§ REQUIRED ACTION
Omit the pictures, and output the rest of the entries exactly as written.

########

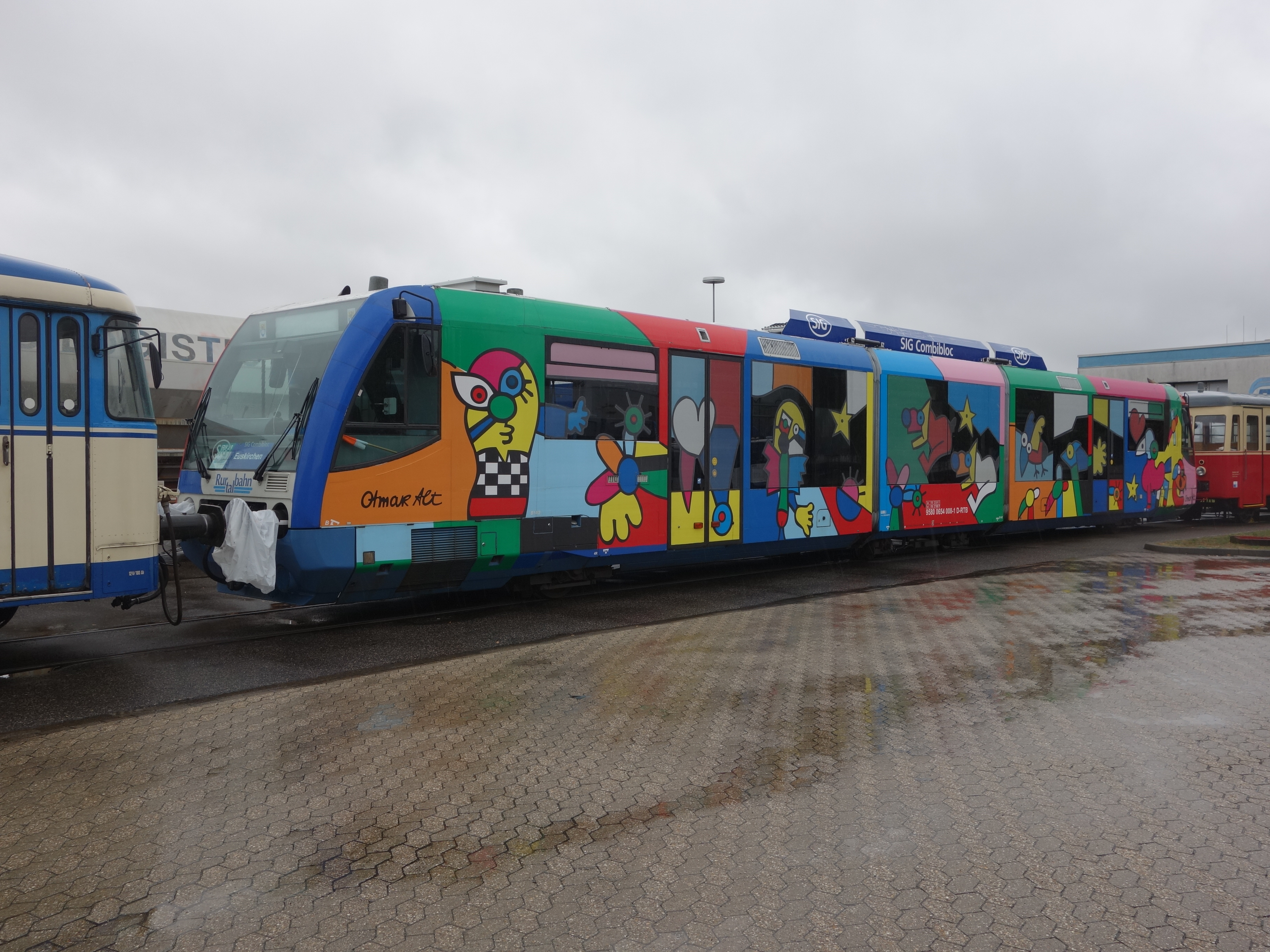 Dieser RegioSprinter mit der Betriebsnummer 6.008.1 wurde 2002 vom Künstler Otmar Alt gestaltet und auf zahlreichen Sonderfahrten eingesetzt, aber auch auf den Wochenend-Fahrten der Bördebahn, bevor diese für den täglichen Verkehr reaktiviert wurde.
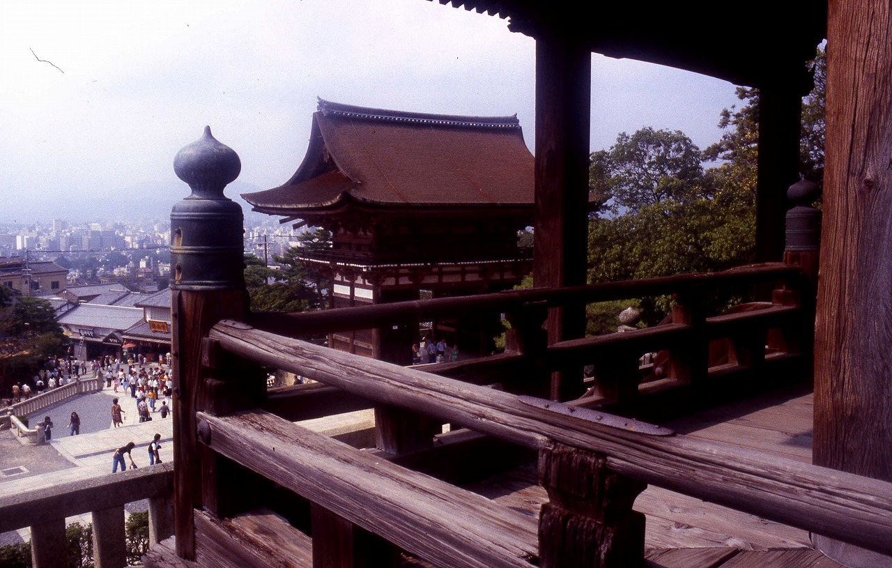 清水の舞台から「飛び降り」る（清水寺）
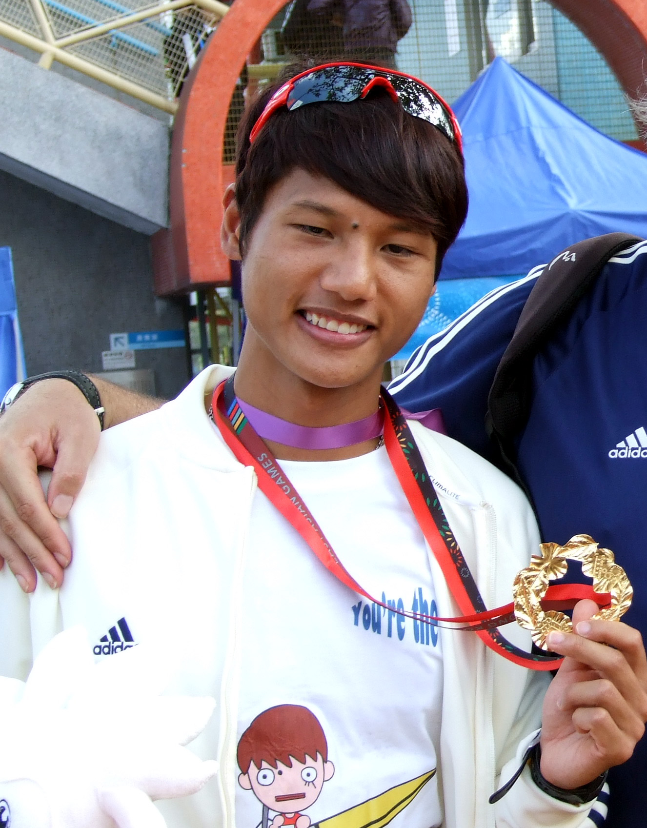 中文（香港）: 鄒廣榮奪得2009年東亞運動會輕量級雙人雙槳艇金牌
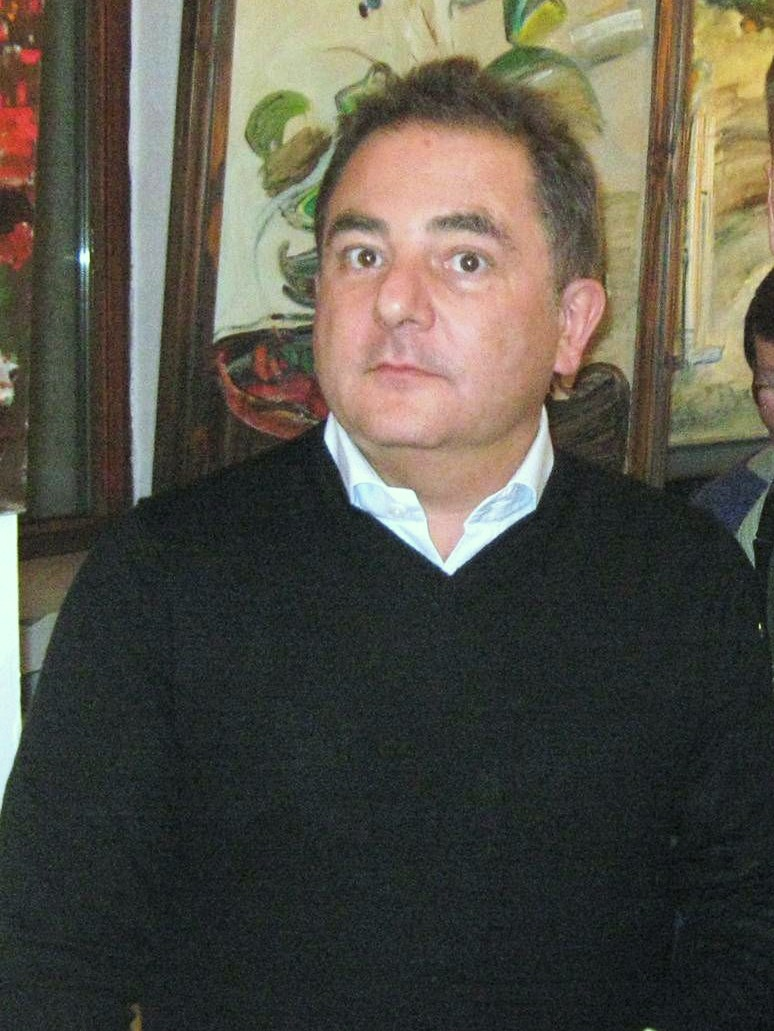 Makłowicz Robert
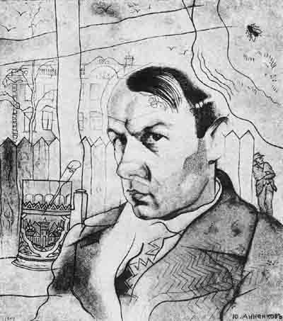 Ю.П.Анненков. Автопортрет. 1917. Акварель, цветная тушь
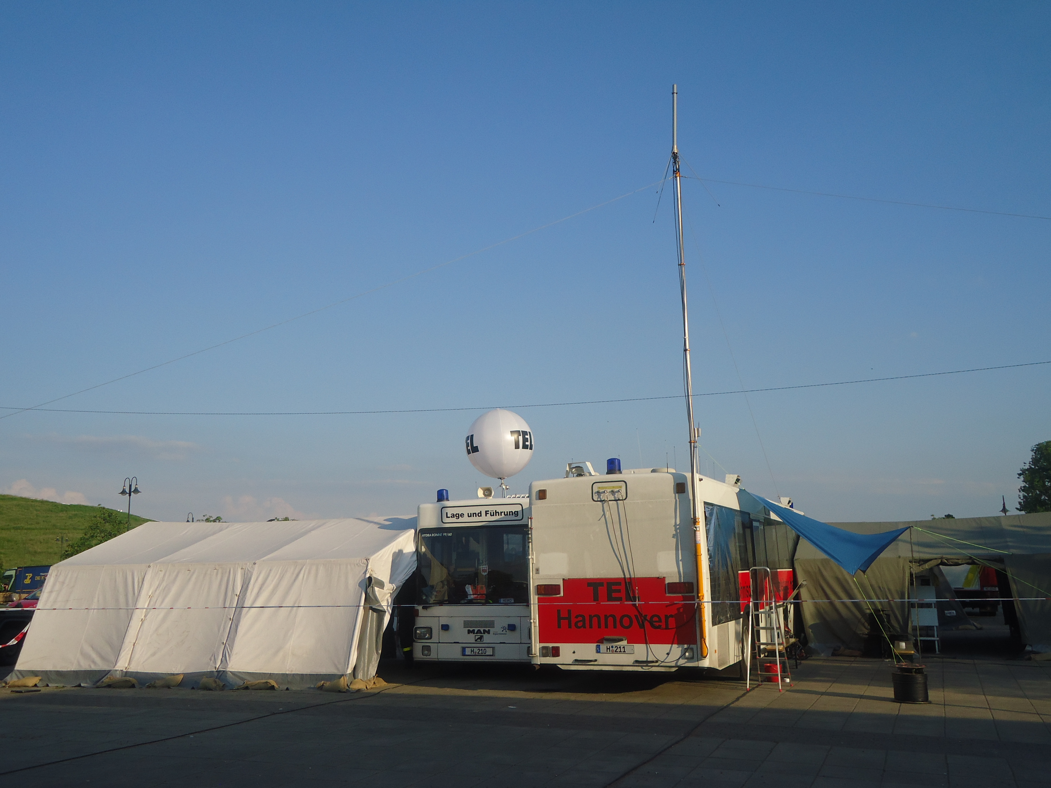 Technische Einsatzleitung der Region Hannover. Im Hochwassereinsatz Magdeburg 2013
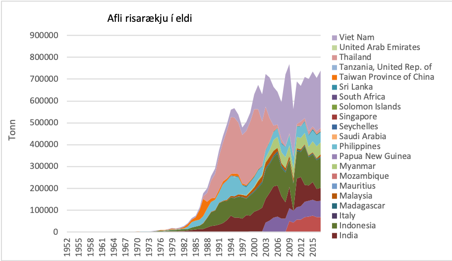 Heildarafli risatígrisrækja

########

§ SOLUTION TO THE EXERCISE
 Dieser RegioSprinter mit der Betriebsnummer 6.008.1 wurde 2002 vom Künstler Otmar Alt gestaltet und auf zahlreichen Sonderfahrten eingesetzt, aber auch auf den Wochenend-Fahrten der Bördebahn, bevor diese für den täglichen Verkehr reaktiviert wurde.
 清水の舞台から「飛び降り」る（清水寺）
 中文（香港）: 鄒廣榮奪得2009年東亞運動會輕量級雙人雙槳艇金牌
 Makłowicz Robert
 Ю.П.Анненков. Автопортрет. 1917. Акварель, цветная тушь
 Technische Einsatzleitung der Region Hannover. Im Hochwassereinsatz Magdeburg 2013
 Heildarafli risatígrisrækja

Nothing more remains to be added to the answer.